Romo1 Le plasmide double nickase (h) se compose d'une paire de plasmides appariés, conçus pour une édition hautement spécifique du locus ROMO1 dans les lignées cellulaires human. Chaque plasmide exprime une nickase Cas9 D10A et un sgRNA distinct ciblant des brins d'ADN opposés au sein de ROMO1. Lorsqu'elles sont dirigées vers des sites adjacents sur des brins d'ADN opposés, les deux nickases génèrent des cassures simple brin décalées qui, ensemble, produisent une cassure double brin décalée, nécessitant une activité coordonnée sur la cible de la part des deux guides. La cassure d'ADN qui en résulte est résolue par les voies de réparation cellulaires endogènes, le plus souvent par jonction non homologue (NHEJ), ce qui conduit à des insertions ou des délétions qui perturbent la fonction de ROMO1. En nécessitant l'engagement de deux ARNsg au locus cible, l'approche par double nick améliore la spécificité de l'édition et offre une stratégie CRISPR complémentaire pour les applications où un contrôle supplémentaire de la précision du ciblage est souhaité.

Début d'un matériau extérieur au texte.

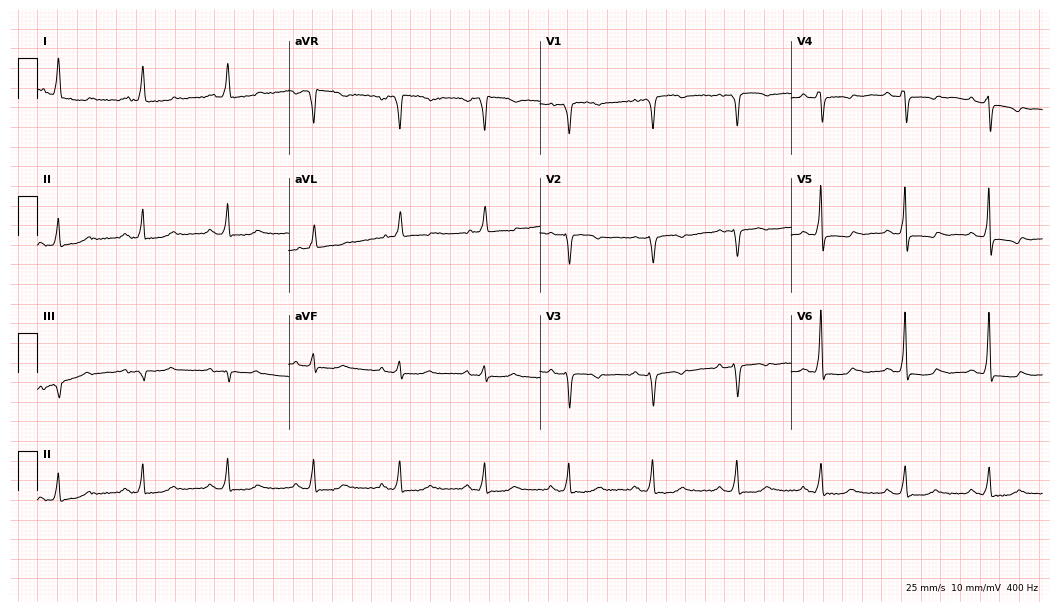
Resting 12-lead electrocardiogram (10.2-second recording at 400 Hz). Patient: a female, 84 years old. None of these six findings is recorded: first-degree AV block, right bundle branch block, left bundle branch block, sinus bradycardia, atrial fibrillation, sinus tachycardia. Other findings, if any, are not listed.
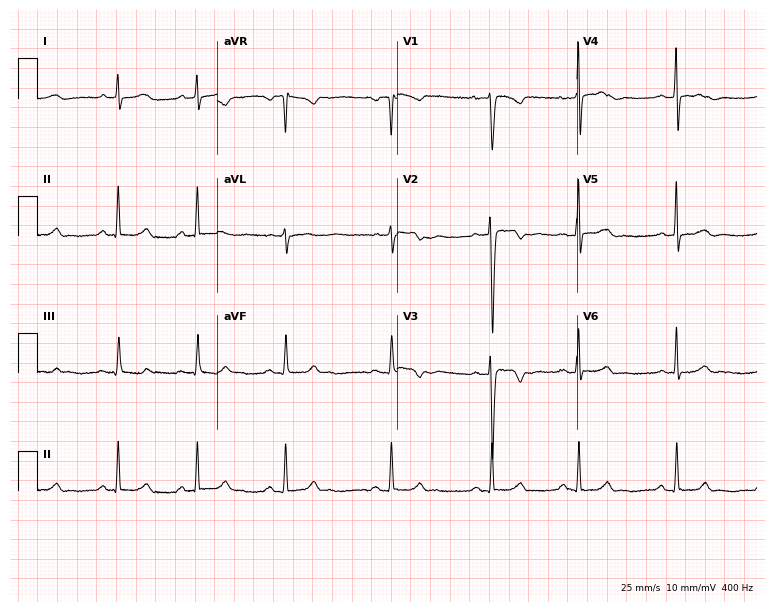
Resting 12-lead electrocardiogram. Patient: a 26-year-old female. None of these six findings is recorded: first-degree AV block, right bundle branch block, left bundle branch block, sinus bradycardia, atrial fibrillation, sinus tachycardia.
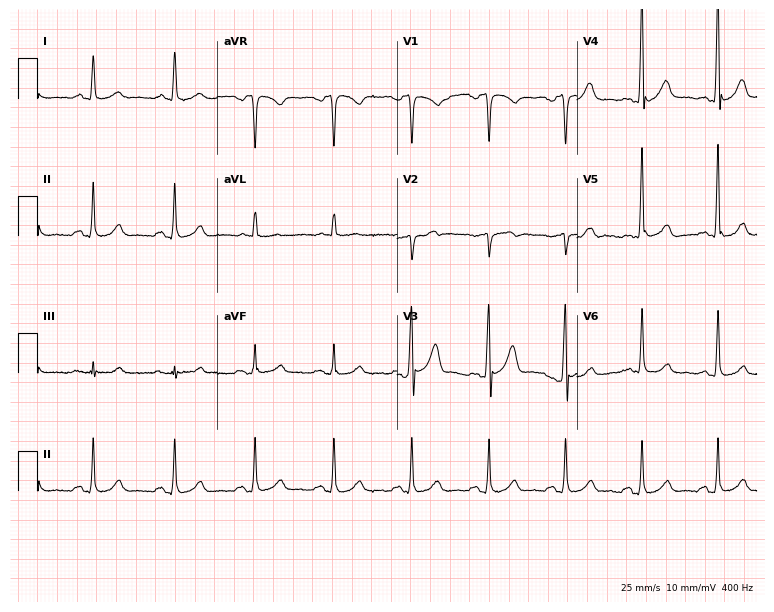
12-lead ECG from a 48-year-old male (7.3-second recording at 400 Hz). Recorded interpretation: within normal limits.
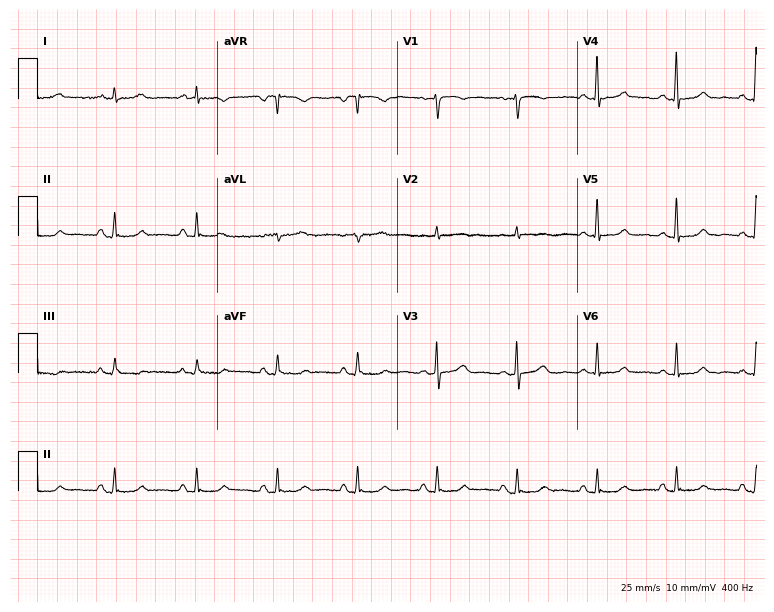
Standard 12-lead ECG recorded from a 53-year-old female patient. None of these six findings is recorded: first-degree AV block, right bundle branch block (RBBB), left bundle branch block (LBBB), sinus bradycardia, atrial fibrillation (AF), sinus tachycardia. Only these six findings were labelled.
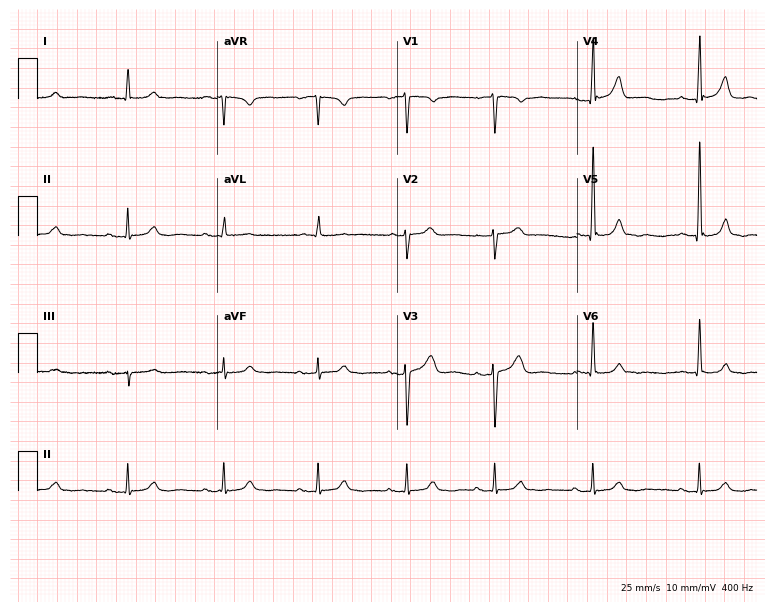
Standard 12-lead ECG recorded from a man, 70 years old (7.3-second recording at 400 Hz). Read as a normal ECG.
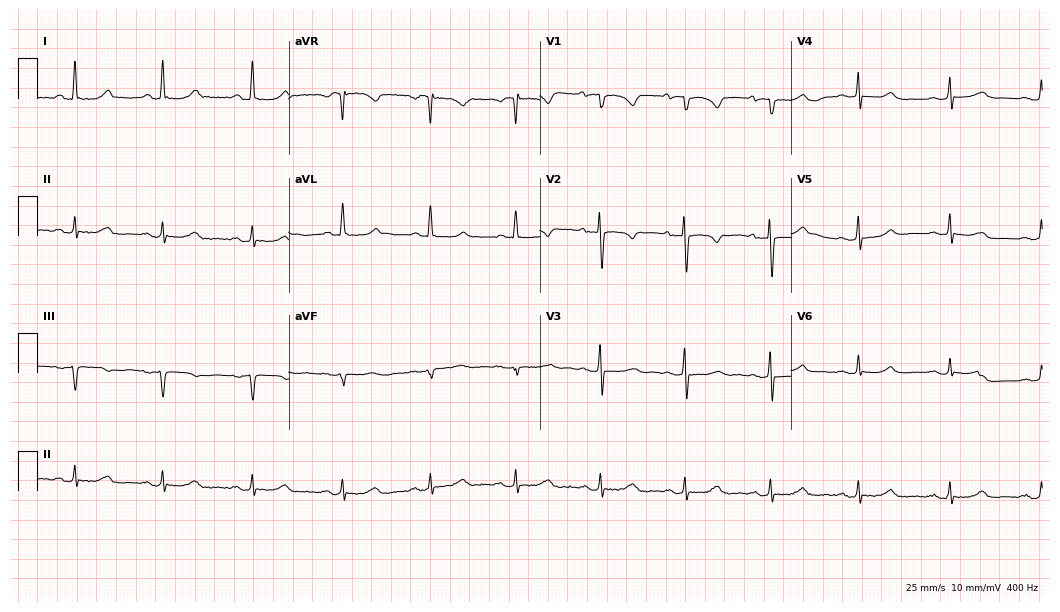
Electrocardiogram, a female, 61 years old. Overall reading on record: normal ECG.

Afin de faciliter l'identification efficace des cellules éditées, un plasmide code pour la GFP permettant la visualisation par fluorescence des populations transfectées, tandis que le plasmide compagnon porte un gène de résistance à la puromycine pour la sélection antibiotique. Ensemble, ces caractéristiques favorisent l'enrichissement efficace des populations co-transfectées et simplifient la validation des clones présentant une perturbation de ROMO1.
Réservé à la recherche. N'est pas destiné à un usage diagnostique ou thérapeutique.